3)      Better optimizations: The tools are themselves intelligent to optimize the timing path better. But, in some cases the tool may not honour the timing weights and so some paths may not be optimized well. The cells may either be of very high drive strength/or poor drive strength. If the cells are of high drive strength and the preceding stage is not able to drive this load, it leads to a cap violation and so delay worsens. On the other hand if the cell is of low drive strength, then the tran on the driven net worsens and so delay increases. Hence the choice of cells should ideally be dependent on timing path criticality and placement of cells.
4)      Logic re-structuring: Tools may perform a good physical synthesis, but at times the designer himself has to restructure the logic. For example an AND gate may provide a delay of 20ps while the combination of NAND and NOT gates may give a delay of just 10ps. Some of the redundant logic added/inferred by the tool too can be eliminated. Unnecessary buffers, complex gates (like AND OR combinations for a simple mux etc) can be eliminated.
5)      Logic replication: Gates/flops can be duplicated to cater to a large fanout. For example, if there is a flopped version of a reset signal going to 100 AND gates, then the flop can be replicated (assuming that the D side has enough slack). This ensures that there are now 100 new timing paths instead of 1 and so the slack margins will improve significantly.

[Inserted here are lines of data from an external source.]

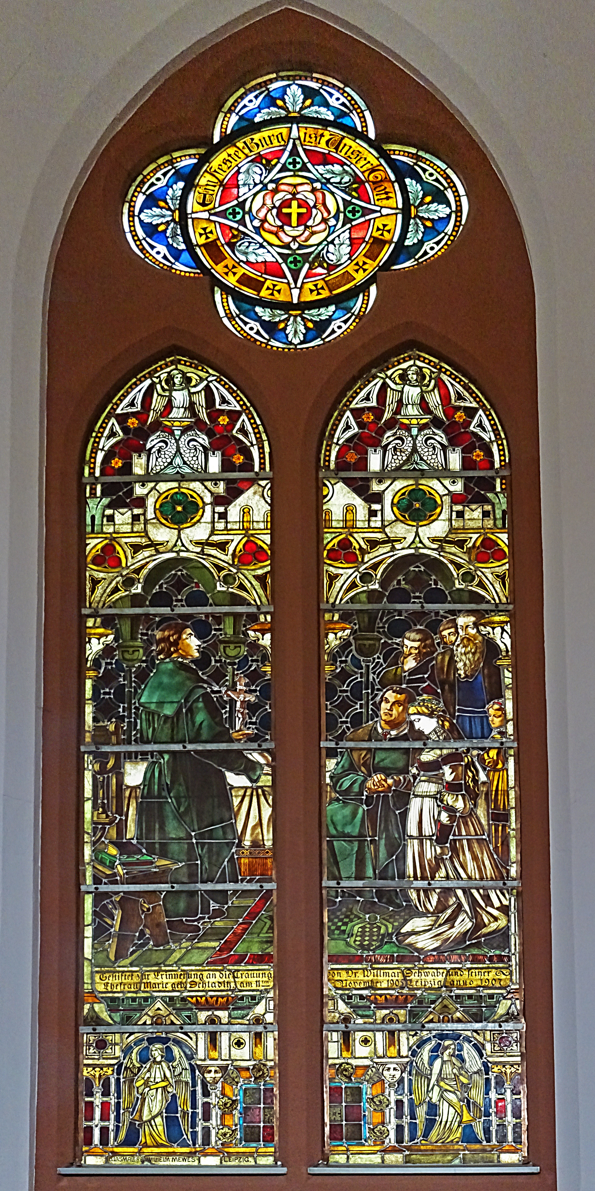 Luthertrauung, Buntglasfenster von Wilhelm Mezees in der Georg-Marienkirche Ilfeld
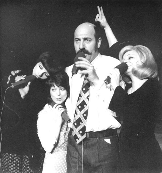 Title: Berlin, Friedrichstadt-Palast, "Guten Abend!" People in the image: Krug, Manfred (Schauspieler, Sänger), Bundesrepublik Deutschland (GND 118890948) Hagen, Nina (Schauspielerin, Sängerin), Bundesrepublik Deutschland (GND 11854473X) Factual corrections and alternative descriptions are encouraged separately from the original description. Additionally errors can be reported at this page to inform the Bundesarchiv. Original historic description: ADN-ZB-Franke-9.4.76-pe-Berlin: "Guten Abend !" sagen Nina Hagen, Magdi Body (UVR), Manfred Krug und Tatjana Archipowa (UdSSR) - v.l.n.r. - im neuen, gleichnamigen Programm des Friedrichstadt-Palastes, das vom 8.4. bis zum 29.5.76 gezeigt wird. (siehe 13 N) [Sperrvermerk: Hagen Nina Republik verlassen 28.12.76]"
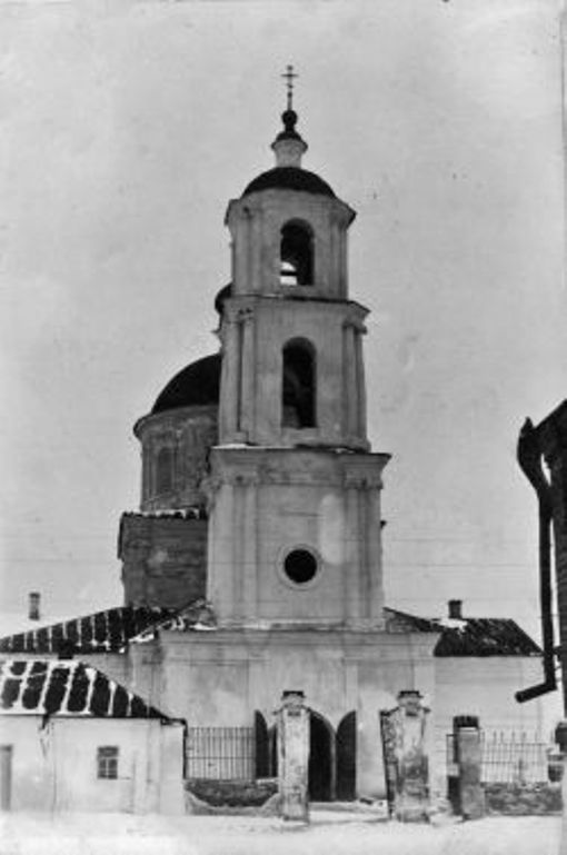 Дзвінниця Хрестовоздвиженської церкви у м. Старий Оскол. Храм споруджено у 1805 році у слободі Ямська (нині район міста Старий Оскол).
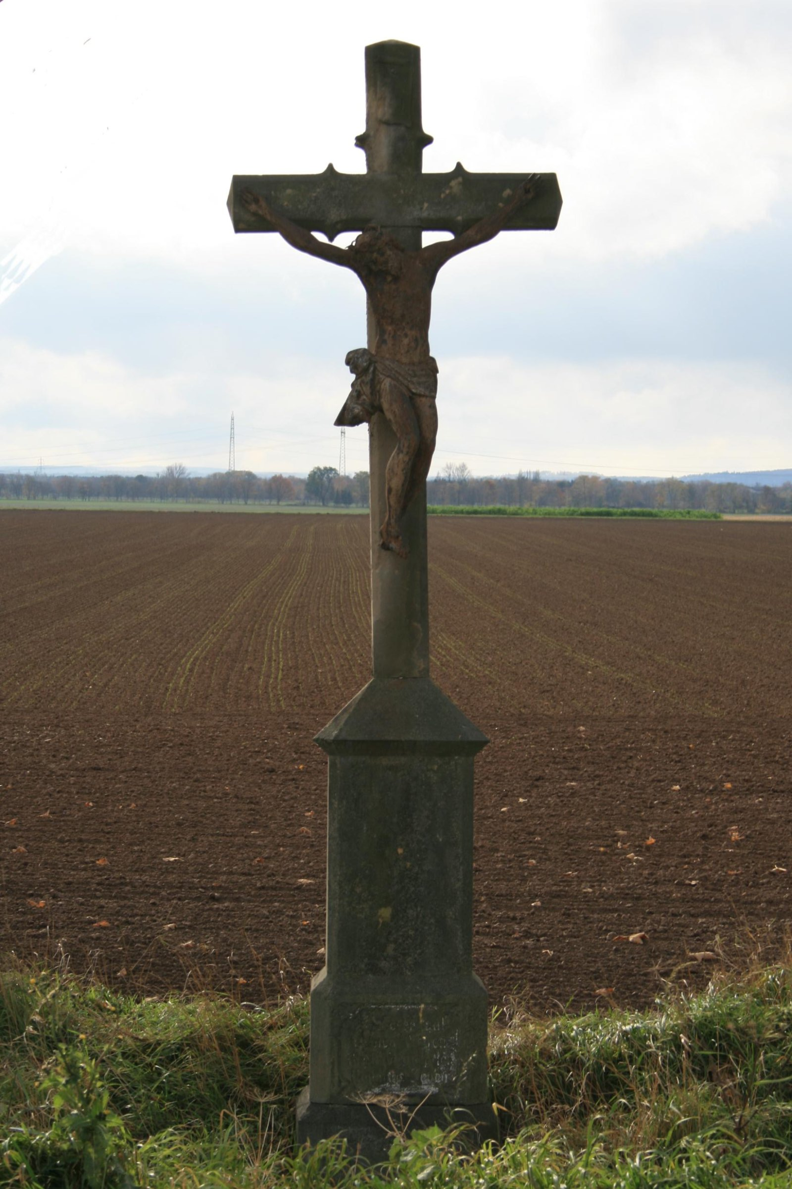 Wegekreuz, An der Landstraße 271, Nörvenich-Binsfeld
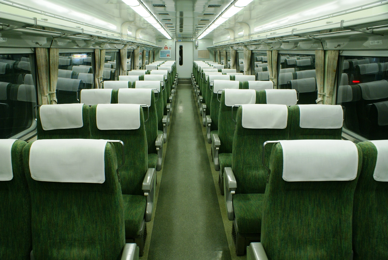 岡山駅にて撮影
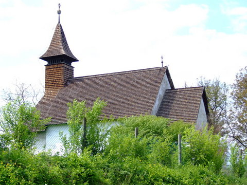 Rakacaszendi templom.
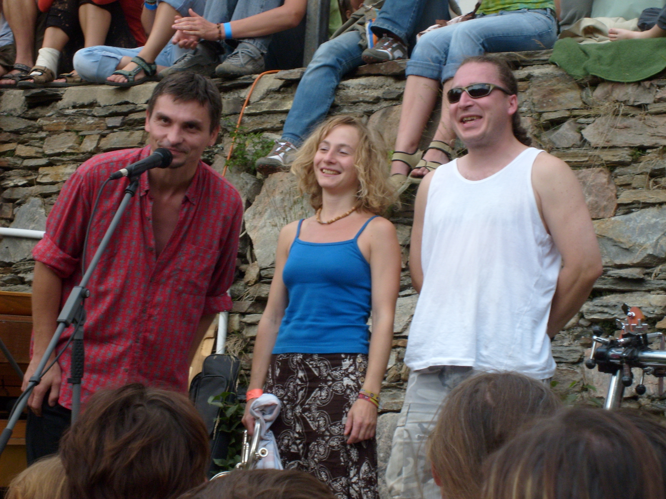 Traband, festival Otevřeno, Jimramov 2007

6)      Proper constraints: Constraints has a direct impact on placement of cells in a timing path, choice of cells by the tool during physical synthesis and the timing path group optimization. Interface paths need proper constraints to ensure the IO paths are neither over optimized or less optimized.

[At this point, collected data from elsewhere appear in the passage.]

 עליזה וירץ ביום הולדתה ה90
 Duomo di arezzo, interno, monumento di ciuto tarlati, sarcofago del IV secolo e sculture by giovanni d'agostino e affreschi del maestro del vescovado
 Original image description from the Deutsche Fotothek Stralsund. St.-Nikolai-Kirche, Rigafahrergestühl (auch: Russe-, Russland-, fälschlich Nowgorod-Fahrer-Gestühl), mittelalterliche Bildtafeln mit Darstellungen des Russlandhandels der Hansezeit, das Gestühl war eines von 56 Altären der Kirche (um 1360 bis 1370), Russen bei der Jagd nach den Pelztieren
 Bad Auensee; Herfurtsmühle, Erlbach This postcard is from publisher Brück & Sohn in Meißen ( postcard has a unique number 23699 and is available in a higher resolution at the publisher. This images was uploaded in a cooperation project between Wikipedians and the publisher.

Path groups: The critical range and the weight set on each of the major timing path (like reg2reg, io_to_io, input_to_reg, reg_to_output) should be done carefully. If the internal timing closure is the priority, then a high weight can be set.
7)      Cell swaps: If there is difficulty in achieving any better optimization, then the cells can be swapped to lvt. With this the channel in the gates will be formed sooner and hence they switch faster, improving the delays.
8)      Addition of latches: Addition of negative level latches at before launch flop in a failing reg2reg path (both flops posedge) or positive level latch (in case of both flops being negedge) allows us to borrow half cycle and meeting setup.
What is also followed at some places is the swap of the flop failing setup with a positive/negative level sensitive latch to borrow time. But care should be taken so that data is not missed/X is propagated.

Clock skewing:
Positive skew relaxes setup so if there is enough slack on the launch clock path, then the capture clock path can be delayed, relaxing setup. This is normally followed after the CTS is optimized and one round of hold fixes is done.

AOCV derates:
The derates applied should be PVT corner specific and should be done with care.